正文

YummyCLI：为AI Agent设计的多模态图像生成命令行工具

YummyCLI是一款专为AI Agent和人类用户设计的多模态CLI工具，支持通过Gemini等模型生成和编辑图像，具备结构化JSON输出、安全凭证存储和Agent原生设计等特性。

CLIAI Agent图像生成Gemini多模态自动化JSON输出Skill系统

发布时间 2026/04/12 11:39最近活动 2026/04/12 11:50预计阅读 5 分钟

章节 01

YummyCLI: A Multimodal Image Generation CLI Tool for AI Agents

YummyCLI is an open-source, Agent-native CLI tool designed for both AI Agents and human users.

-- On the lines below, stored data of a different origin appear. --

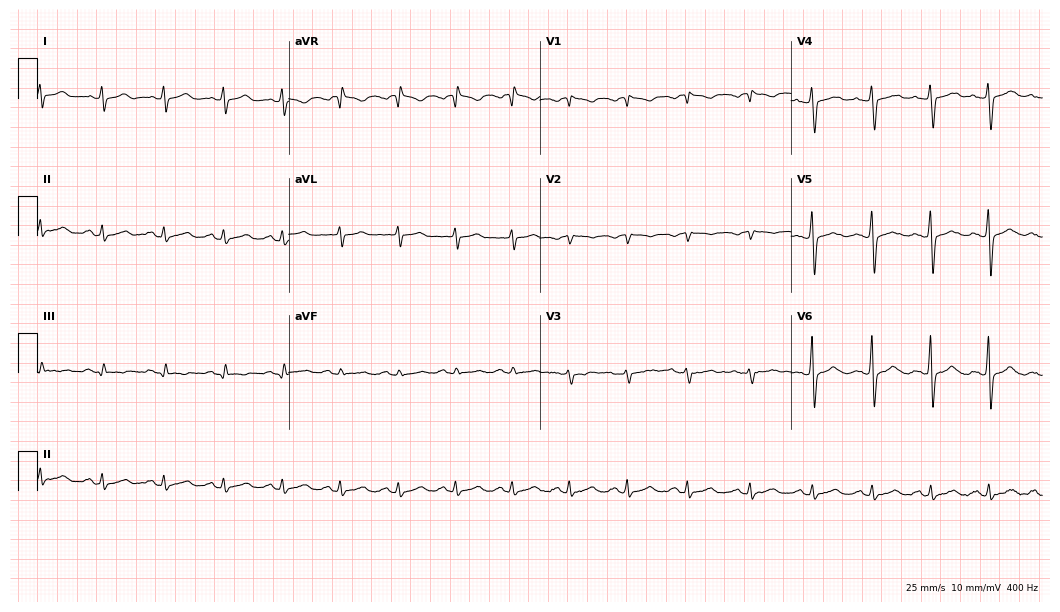
ECG — a 40-year-old female. Labelled as a normal ECG.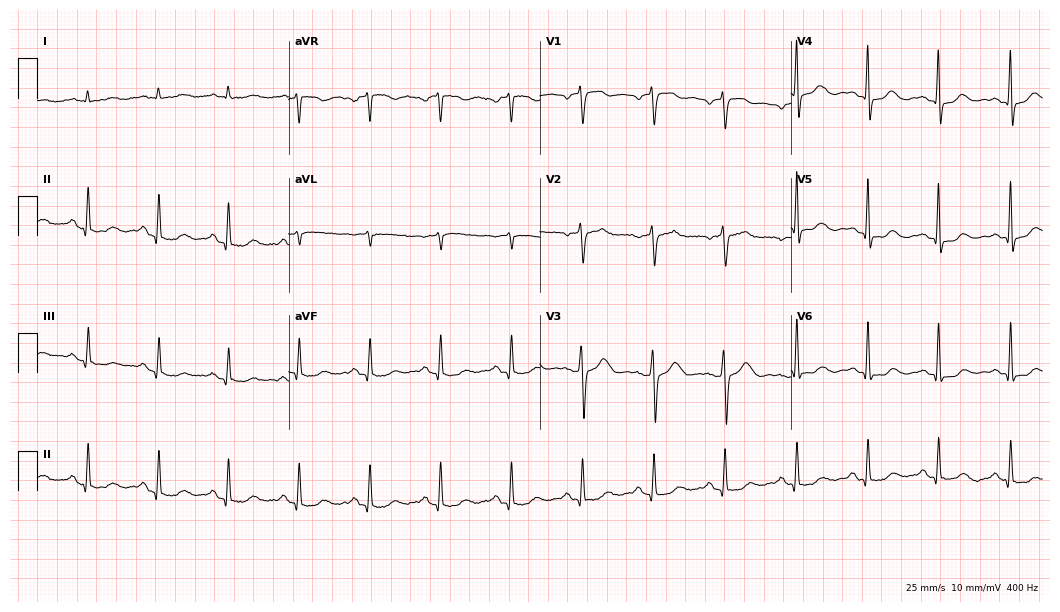
Electrocardiogram (10.2-second recording at 400 Hz), a man, 66 years old. Overall reading on record: normal ECG.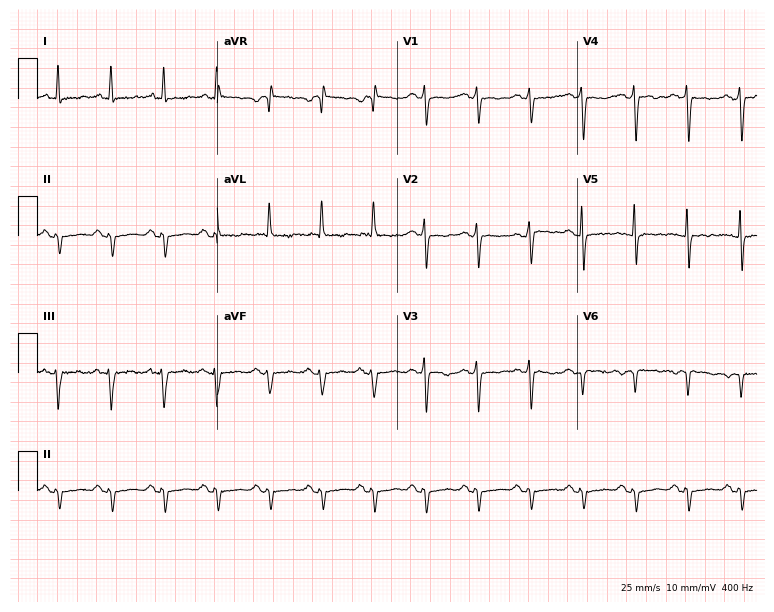
12-lead ECG from a 43-year-old female (7.3-second recording at 400 Hz). Shows sinus tachycardia (a sinus rate of 100 beats per minute or more).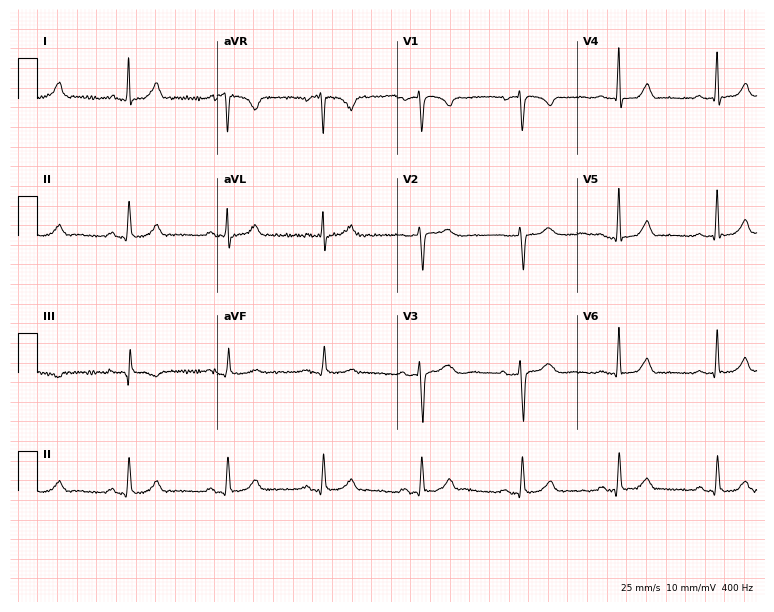
Resting 12-lead electrocardiogram. Patient: a female, 42 years old. Read as a normal ECG.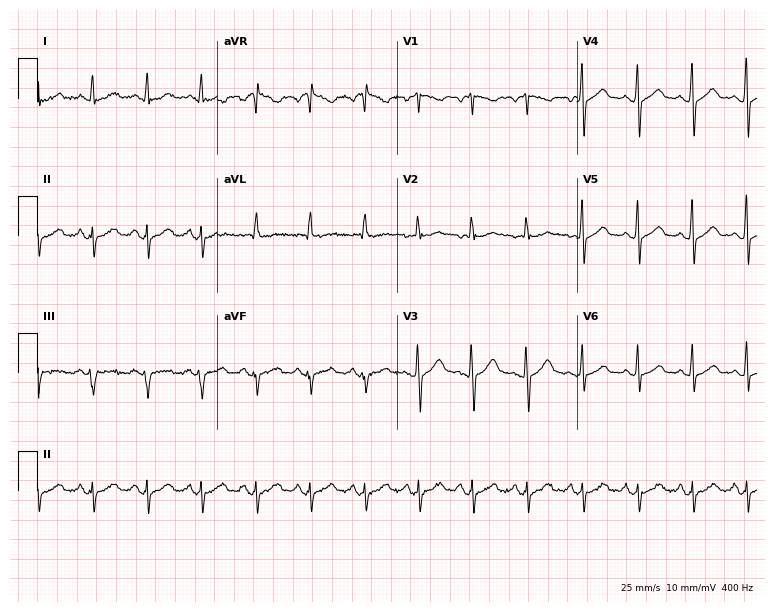
Resting 12-lead electrocardiogram. Patient: a female, 55 years old. The tracing shows sinus tachycardia (a sinus rate of 100 beats per minute or more).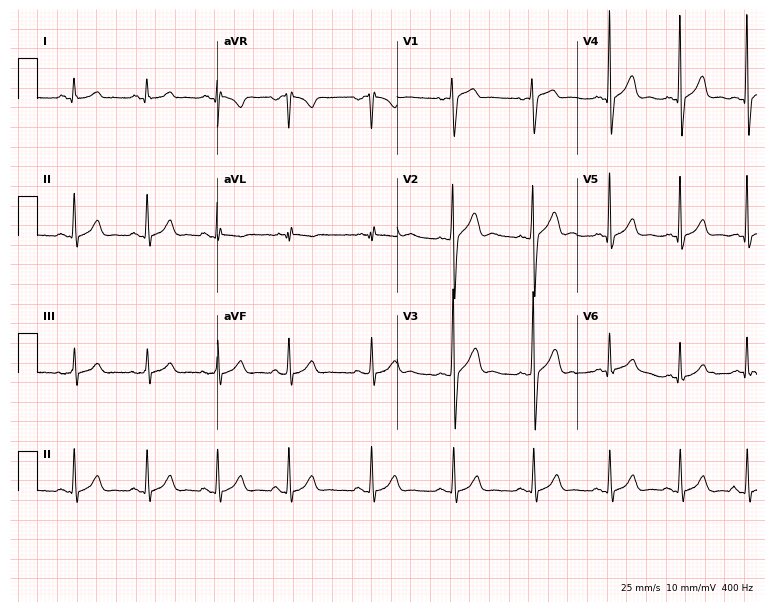
Electrocardiogram, an 18-year-old male. Of the six screened findings (first-degree AV block, right bundle branch block (RBBB), left bundle branch block (LBBB), sinus bradycardia, atrial fibrillation (AF), sinus tachycardia), none is recorded.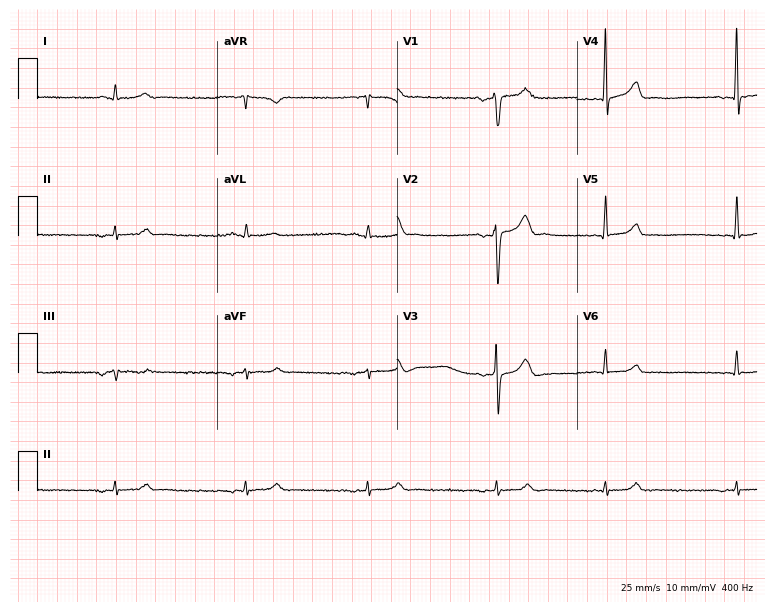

It supports image generation and editing via models like Google Gemini (with plans to expand to Claude, OpenAI, 通义千问, etc.). Key features include structured JSON output, OS-native secure credential storage, and a Skill system that enables AI Agents to call it without extra prompt engineering. It acts as a bridge between AI Agents and multi-modal model services.

章节 02

Background: Challenges for AI Agents in Image Generation

As AI Agents evolve to handle complex tasks, developers face challenges in providing stable, safe, and easy-to-integrate image generation interfaces. Traditional CLIs are optimized for humans, with variable outputs and complex parsing—making them unsuitable for Agents. YummyCLI addresses this gap by offering an Agent-native design.

章节 03

Core Design Principles: Agent-Native & Secure

YummyCLI's core design focuses on Agent compatibility:

Structured Skill System: Built-in Skill files (e.g., yummy-gen-image in ./skills/) guide Agents on image generation/editing without extra prompts.
Standardized JSON Output: All commands output JSON to stdout, enabling Agents to parse results easily.
OS-Native Credential Storage: API keys are stored in OS keychains (macOS Keychain, Linux Secret Service) to avoid plaintext exposure.

章节 04

Installation & Key Functionalities

Installation:

Via npm: npm install -g @yummysource/yummycli
Agent Skills: npx skills add yummysource/yummycli -y -g (required for Agents). Features:
Two image generation entry points: Human-friendly (gemini nanobanana) and Agent-friendly (image generate --provider gemini).
Supports text-to-image, single/multi-image editing, custom aspect ratios (1:1 to 21:9, including 9:16), resolutions (512 to 4K), and model options (Flash for speed, Pro for quality).
Provider-agnostic: Switch models via --provider flag without code changes.

章节 05

Technical Highlights & Innovation

Security: Credentials are stored in OS-native keychains, ensuring encryption and access control. Structured Output: JSON output for all commands (success/failure) allows Agents to reliably parse results and chain tools. Skill System: Skill files define usage rules, security policies, and output contracts—enabling Agents to call YummyCLI like a function, reducing integration complexity.

章节 06

Application Scenarios

YummyCLI is useful in:

AI Agent Workflows: Content creation Agents can generate images, parse JSON outputs, and integrate them into products.
Batch Processing: Ideal for e-commerce product images or social media posts via shell scripts/CI/CD.
Multi-Modal App Development: Developers can integrate it via subprocess calls, avoiding direct API handling.

章节 07

Future Outlook & Conclusion

Current Status: Active development with stable core features. Future Plans: Expand to more providers (Claude, OpenAI, 通义千问), add video generation, and enhance the Skill ecosystem. Conclusion: YummyCLI represents a new CLI paradigm—optimized for both humans and AI Agents. It simplifies image generation for developers and provides a reliable interface for Agents, bridging AI capabilities to real-world applications.